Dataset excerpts
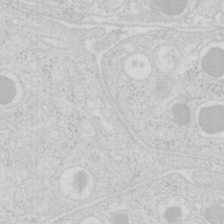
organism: Mouse
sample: Pancreas
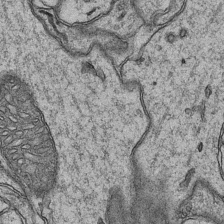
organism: Mouse
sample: CA1 Hippocampus
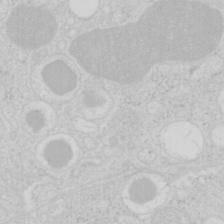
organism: Mouse
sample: Pancreas
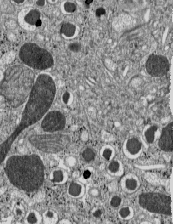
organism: C57BL Mouse
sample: Pancreatic islet
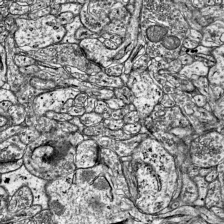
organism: Mouse
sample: Visual Cortex
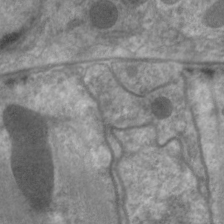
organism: C. elegans
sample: Pharynx
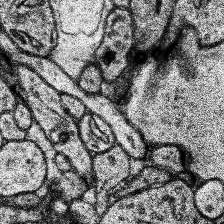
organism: Human
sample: Temporal Lobe

[Your goal] Where an entry holds an image, drop the image and copy the remaining text exactly.

[Solution]
organism: Mouse
sample: Pancreas
organism: Mouse
sample: CA1 Hippocampus
organism: Mouse
sample: Pancreas
organism: C57BL Mouse
sample: Pancreatic islet
organism: Mouse
sample: Visual Cortex
organism: C. elegans
sample: Pharynx
organism: Human
sample: Temporal Lobe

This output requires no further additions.